I can’t remember the day, or even the week, that he left for the field. I do recall now in hindsight that this was about the time that Lacey moved from nervously plucking her eyebrows with her thin, white fingers, to plucking the top of her head. This led to one of the stranger results of obsessive-compulsive disorder that I have seen. Within a few weeks of Steven’s absence, one could clearly see a bright pink circle of flesh shining through her straw-blond hair. Within a few months she simply gave up on any attempt to conceal the peak of her scalp that now was perfectly clean of hair in a pattern that was identical to the tonsure of a Catholic Monk.
If one knew Lacey, this held no small bit of irony. As with most of us in the social sciences, she could not believe in the possibility of a supreme being. She might give credence to the effectiveness of belief in a simple or traditional society, but she could not believe in the object of belief and would argue with righteous venom against the prospect that spiritual beliefs might have any beneficial effects in our own society. Hers, ours was a belief in the circle of logic, and that she would have a wreath or halo, a mark of a holy man, plucked into her head by her own hand seemed to point to the existence of a god with a sense of humor. Her conclusion that the universe was an intricate machine born from infinite time and random chance was so strong that when she finally had her nervous breakdown, I was puzzled by the details of her background.

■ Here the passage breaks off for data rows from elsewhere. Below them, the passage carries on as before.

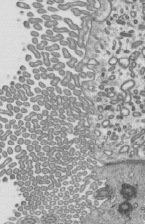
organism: Mouse
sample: Mouse epididymis efferent ductule cilia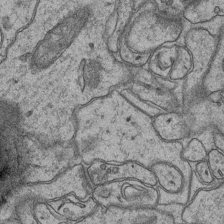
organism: Mouse
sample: CA1 Hippocampus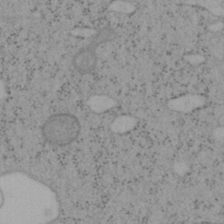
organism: Mouse
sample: OT-I killer T cells with ID8 ovarian cancer cells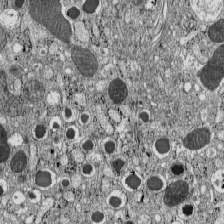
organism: C57BL Mouse
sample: Pancreatic islet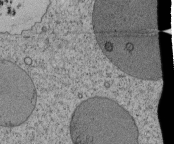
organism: Tetrahymena
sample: Cilia in tetrahymena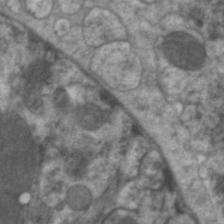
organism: C. elegans
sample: Pharynx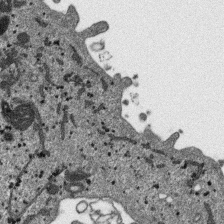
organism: Human
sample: Lung epithelial cells infected with SARS-CoV-2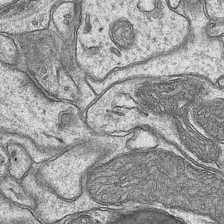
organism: Mouse
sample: CA1 Hippocampus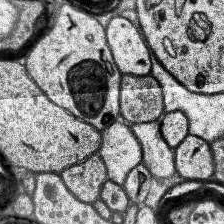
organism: Human
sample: Temporal Lobe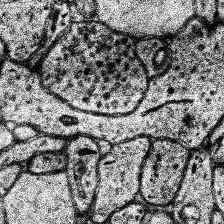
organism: Human
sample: Temporal Lobe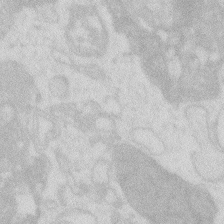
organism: Zebrafish
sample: Macrophage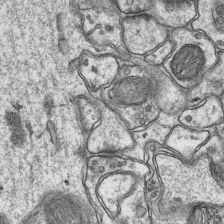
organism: Mouse
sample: CA1 Hippocampus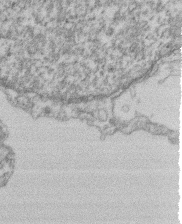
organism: Mouse
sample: T cell stromal cell synapse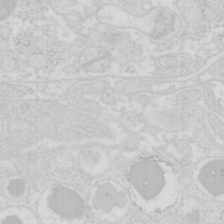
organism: Mouse
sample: Pancreas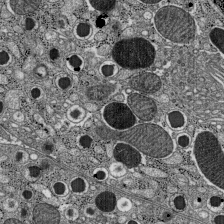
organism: C57BL Mouse
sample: Pancreatic islet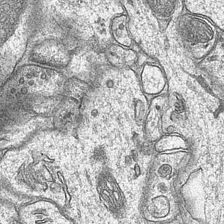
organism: Mouse
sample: CA1 Hippocampus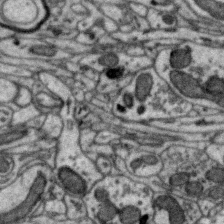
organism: Zebra finch
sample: Brain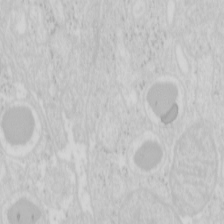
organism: Mouse
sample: Pancreas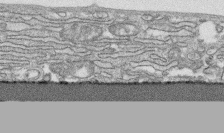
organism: Human
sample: CRL-1474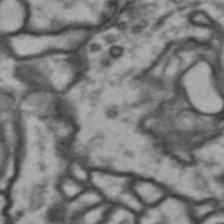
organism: Drosophila
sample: Brain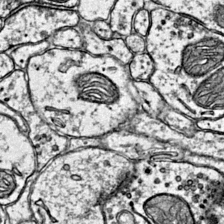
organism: Mouse
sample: Primary visual cortex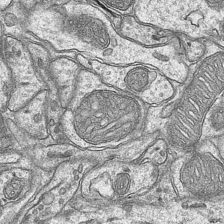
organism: Mouse
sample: CA1 Hippocampus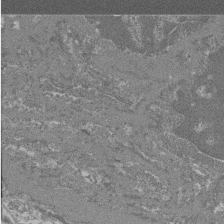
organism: Mouse
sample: Glomerulus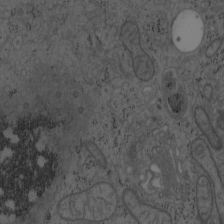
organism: Mouse
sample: OT-I killer T cells with ID8 ovarian cancer cells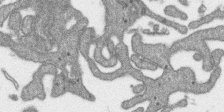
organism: Human
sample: Lung epithelial cells infected with SARS-CoV-2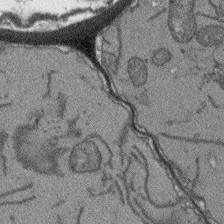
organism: Arabidopsis thaliana
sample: Root tip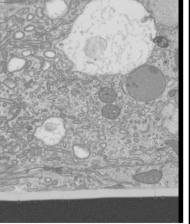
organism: Mouse
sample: Cilia; mouse epididymis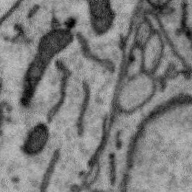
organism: Zebra finch
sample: Brain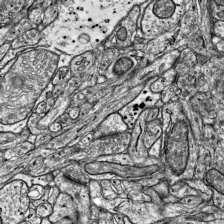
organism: Mouse
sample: Visual Cortex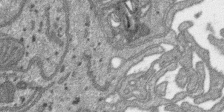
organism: Human
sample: Lung epithelial cells infected with SARS-CoV-2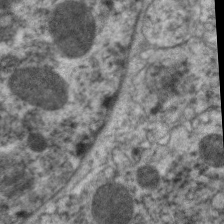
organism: C. elegans
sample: Pharynx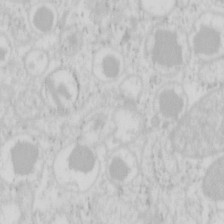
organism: Mouse
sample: Pancreas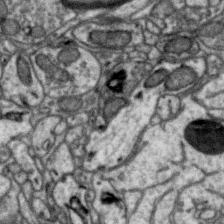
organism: Zebra finch
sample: Brain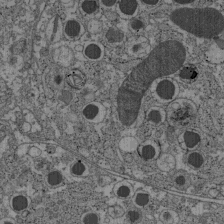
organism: C57BL Mouse
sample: Pancreatic islet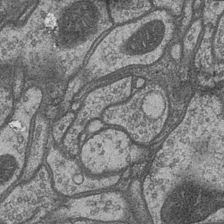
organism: Drosophila
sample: Optic medulla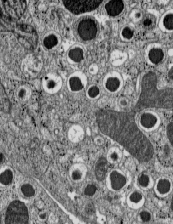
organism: C57BL Mouse
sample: Pancreatic islet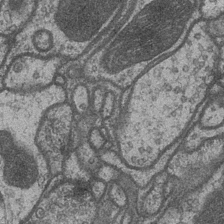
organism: Drosophila
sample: Optic medulla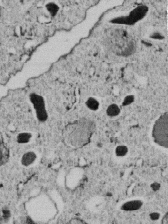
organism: C. elegans
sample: C. elegans embryo early stage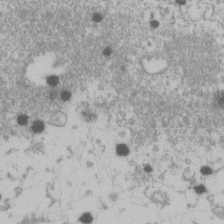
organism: Human
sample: U2-OS cells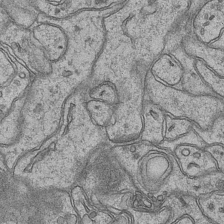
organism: Mouse
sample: CA1 Hippocampus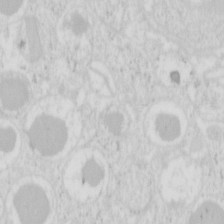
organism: Mouse
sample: Pancreas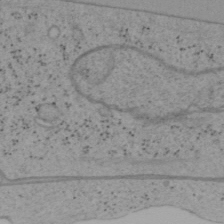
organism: Human
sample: HeLa cells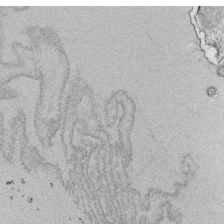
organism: Tetrahymena
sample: Cilia in tetrahymena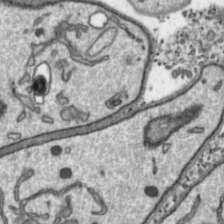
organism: Toxoplasma gondii
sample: Parasites in a vacuole inside a host cell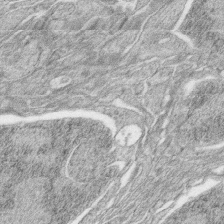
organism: Zebrafish
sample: synaptic ribbons in rod cells and cone cells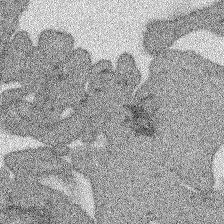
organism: Human
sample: HeLa cells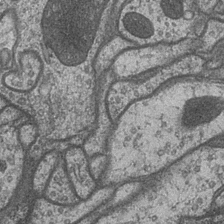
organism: Drosophila
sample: Optic medulla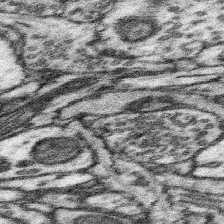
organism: Mouse
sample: Somatosensory cortex neuropil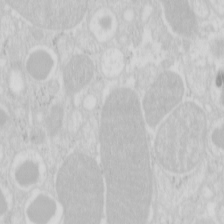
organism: Mouse
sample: Pancreas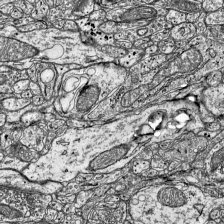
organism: Mouse
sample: Visual Cortex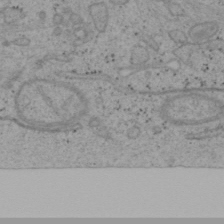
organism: Human
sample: HeLa cells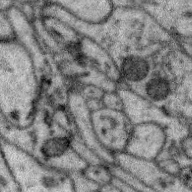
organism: Zebra finch
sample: Brain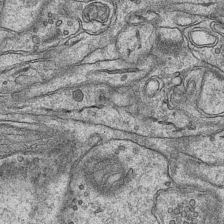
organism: Mouse
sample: CA1 Hippocampus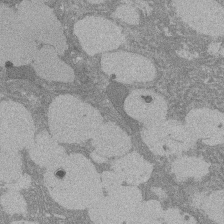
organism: Rat
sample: Salivary granule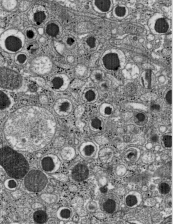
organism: C57BL Mouse
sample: Pancreatic islet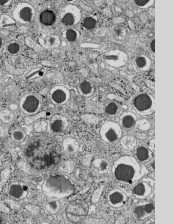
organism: C57BL Mouse
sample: Pancreatic islet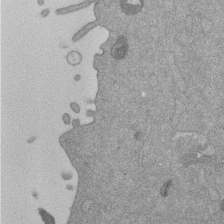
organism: Mouse
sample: Dividing mouse embryo 1 cell stage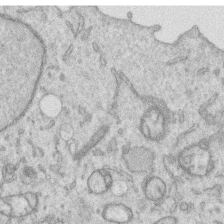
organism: Human
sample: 1205lu cells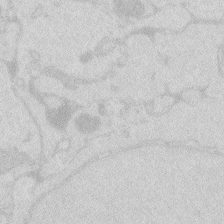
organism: Zebrafish
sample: Macrophage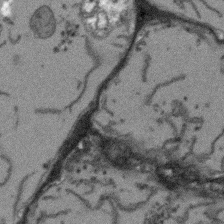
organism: Arabidopsis thaliana
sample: Root tip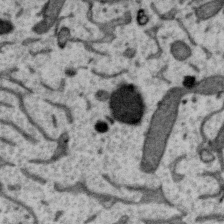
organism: Zebra finch
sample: Brain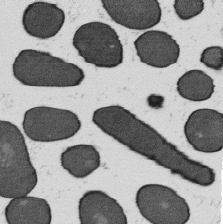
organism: B. subtilis
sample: Bacterial spore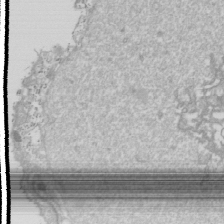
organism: Drosophila
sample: Cell division; meiosis; drosophila spermatocytes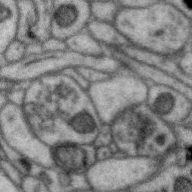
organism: Zebra finch
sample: Brain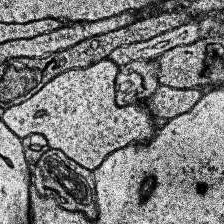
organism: Human
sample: Temporal Lobe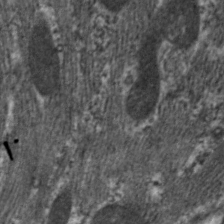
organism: C. elegans
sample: Pharynx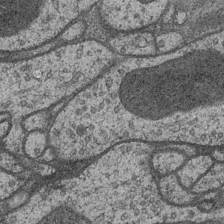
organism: Drosophila
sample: Optic medulla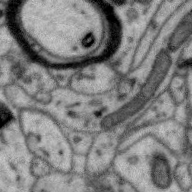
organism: Zebra finch
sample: Brain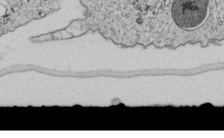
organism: C. elegans
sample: C. elegans embryo early stage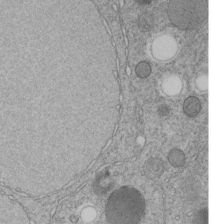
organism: C. elegans
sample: C. elegans embryo early stage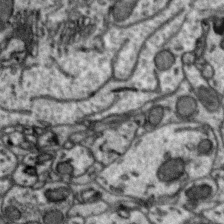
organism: Zebra finch
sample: Brain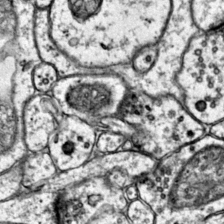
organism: Mouse
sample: Primary visual cortex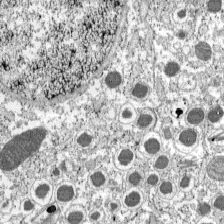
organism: C57BL Mouse
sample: Pancreatic islet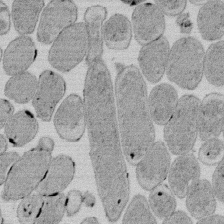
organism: E. coli
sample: Bacterial nucleoid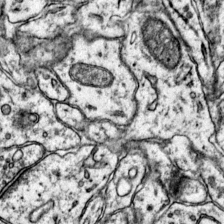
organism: Mouse
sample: Primary visual cortex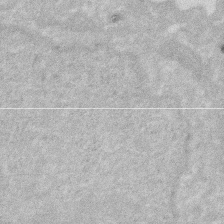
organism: Human
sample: HIV infected U937 cells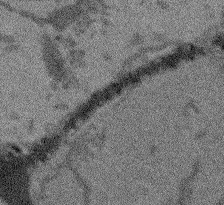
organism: Arabidopsis thaliana
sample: Root tip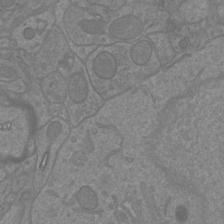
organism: Mouse
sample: Cortical neurons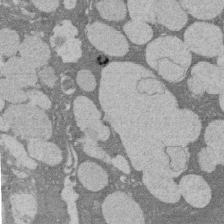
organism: Rat
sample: Salivary granule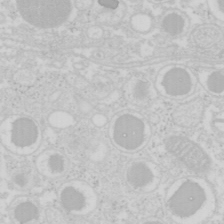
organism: Mouse
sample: Pancreas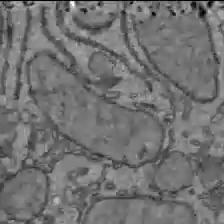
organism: C57BL Mouse
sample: Liver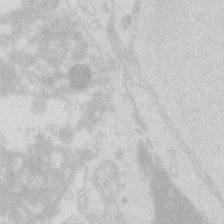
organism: Zebrafish
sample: Macrophage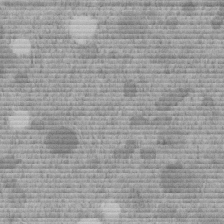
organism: C. elegans
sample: C. elegans embryo early stage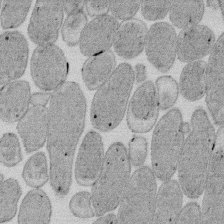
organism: E. coli
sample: Bacterial nucleoid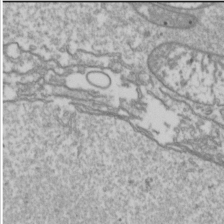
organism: Drosophila
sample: Cell division; meiosis; drosophila spermatocytes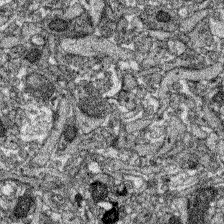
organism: Zebrafish
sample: Larval olfactory bulb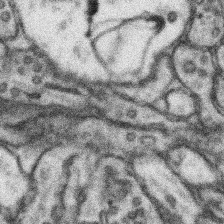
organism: Mouse
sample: Somatosensory cortex neuropil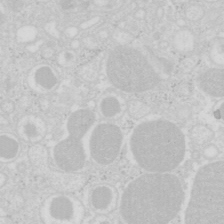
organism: Mouse
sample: Pancreas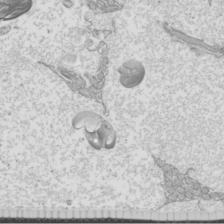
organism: Mouse
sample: Cilia; mouse epididymis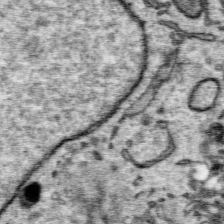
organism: Human
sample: HeLa cells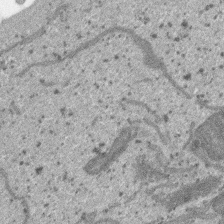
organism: Human
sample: Lung epithelial cells infected with SARS-CoV-2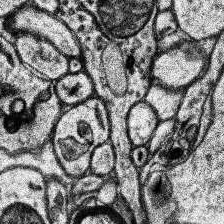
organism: Human
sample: Temporal Lobe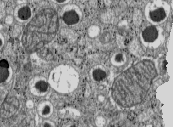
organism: C57BL Mouse
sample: Pancreatic islet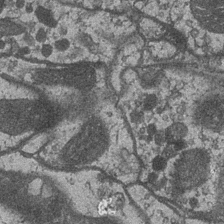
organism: Drosophila
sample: Optic medulla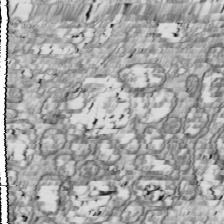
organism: Drosophila
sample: Cell division; meiosis; drosophila spermatocytes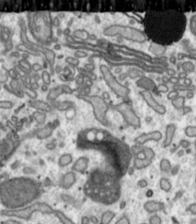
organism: Toxoplasma gondii
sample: Parasites in a vacuole inside a host cell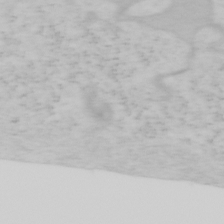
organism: Mouse
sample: OT-I killer T cells with ID8 ovarian cancer cells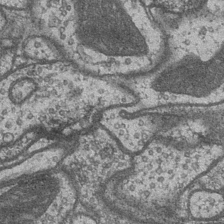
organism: Drosophila
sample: Optic medulla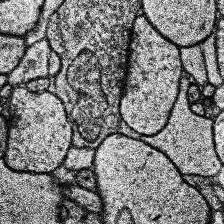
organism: Human
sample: Temporal Lobe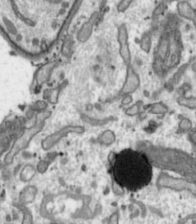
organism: Toxoplasma gondii
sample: Parasites in a vacuole inside a host cell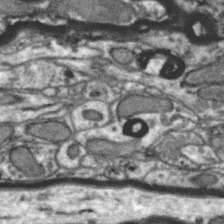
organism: Zebra finch
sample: Brain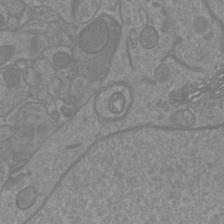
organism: Mouse
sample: Cortical neurons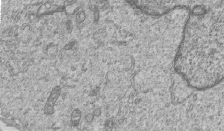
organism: Human
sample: MDA-MB-231 cells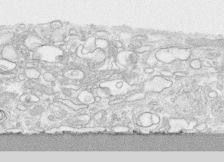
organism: Human
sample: CRL-1474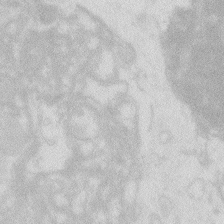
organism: Zebrafish
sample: Macrophage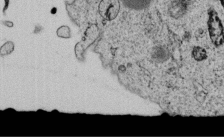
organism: C. elegans
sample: C. elegans embryo early stage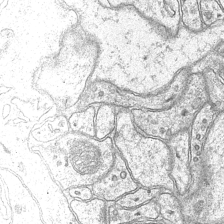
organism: Mouse
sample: CA1 Hippocampus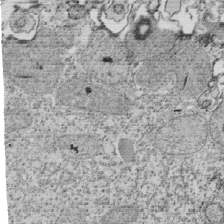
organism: Tetrahymena
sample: Cilia in tetrahymena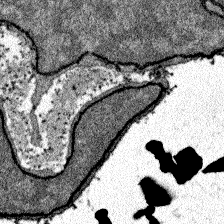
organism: Zebrafish
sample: Larval olfactory bulb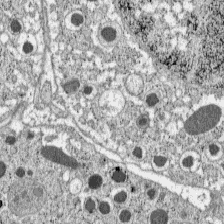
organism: C57BL Mouse
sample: Pancreatic islet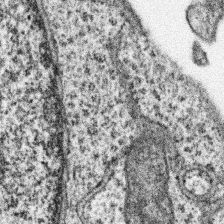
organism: Human
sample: HeLa cells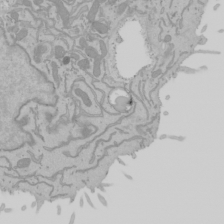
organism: Mouse
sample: Cancer cell death in ED-1 cells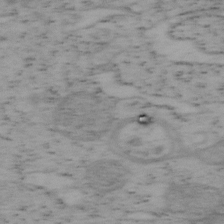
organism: Mouse
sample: OT-I killer T cells with ID8 ovarian cancer cells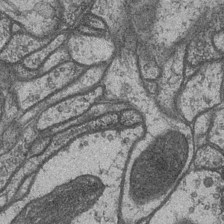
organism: Drosophila
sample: Optic medulla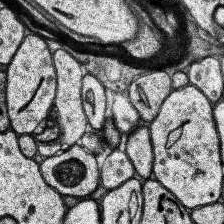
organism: Human
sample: Temporal Lobe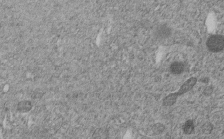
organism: C. elegans
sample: C. elegans embryo early stage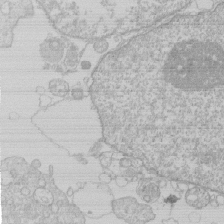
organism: Human
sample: Macrophage cells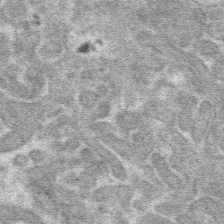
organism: Mouse
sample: Mouse hepatocytes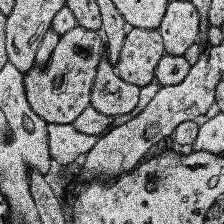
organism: Human
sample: Temporal Lobe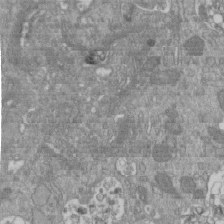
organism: Mouse
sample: ED-1 cell nuclei; centrioles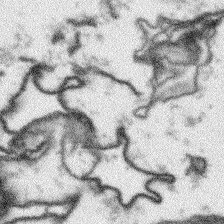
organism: Arabidopsis thaliana
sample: Root tip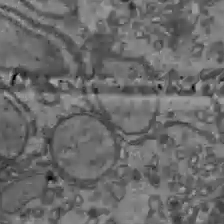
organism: C57BL Mouse
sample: Liver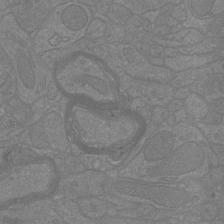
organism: Mouse
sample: Cortical neurons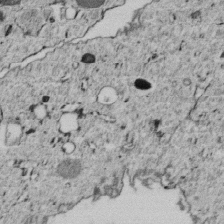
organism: C. elegans
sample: C. elegans embryo early stage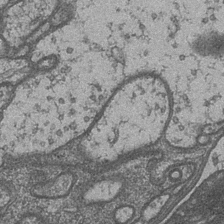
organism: Drosophila
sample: Optic medulla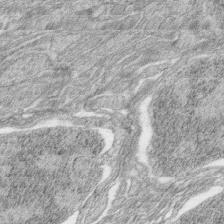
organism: Zebrafish
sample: synaptic ribbons in rod cells and cone cells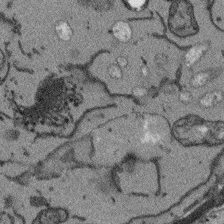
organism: Arabidopsis thaliana
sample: Root tip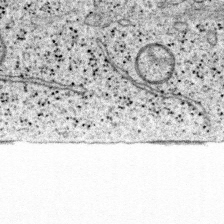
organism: Human
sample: HeLa cells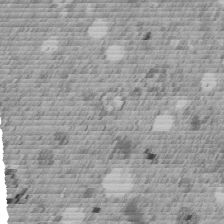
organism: C. elegans
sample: C. elegans embryo early stage

I should have seen it coming, of course, etched as it was in her pulpy monk’s cap, but my peers were all so neurologically challenged that it was impossible to cull the dead from the dying, so to speak. It would hurt to find afterwards that her girlfriends had seen it coming all along and had deigned me unworthy of their insights. This, too, should have been obvious, for they had clustered together like a tribe of nervous Amazons since the first year of graduate studies, but I had felt, as a fellow TA and inmate, that we shared a bond beyond gender. That a locus such as gender could exist after years of deconstructive philosophy was a surprise, but I digress. The point is that after her breakdown and subsequent departure, her girlfriends unleashed such a flood of startling information about the woman that it was difficult to believe she was the same Lacey who had graced the department for the last three years.
She had once mentioned that she had come from somewhere in New England, which, as a Midwesterner, I pictured in conflicting images of bright autumn leaves and grimy, old factories, but it had never occurred to me that she was of the Old Establishment. I had read of this long before in a poem about the Cabbots and Lodges of Boston and how one only spoke to the other, and the other only to God, but that whole system was so foreign that it seemed mythical. So it was surprising to find that Lacey had come from one of those families who spoke to both the Cabbots and Lodges, and even more surprising to see that her girlfriends were in awe of that fact. How could those who identified with the exotic and powerless become so breathless before archaic notions of pedigree and old money? And how could a woman who came from such impeccable Episcopalian roots be so aggressively atheistic?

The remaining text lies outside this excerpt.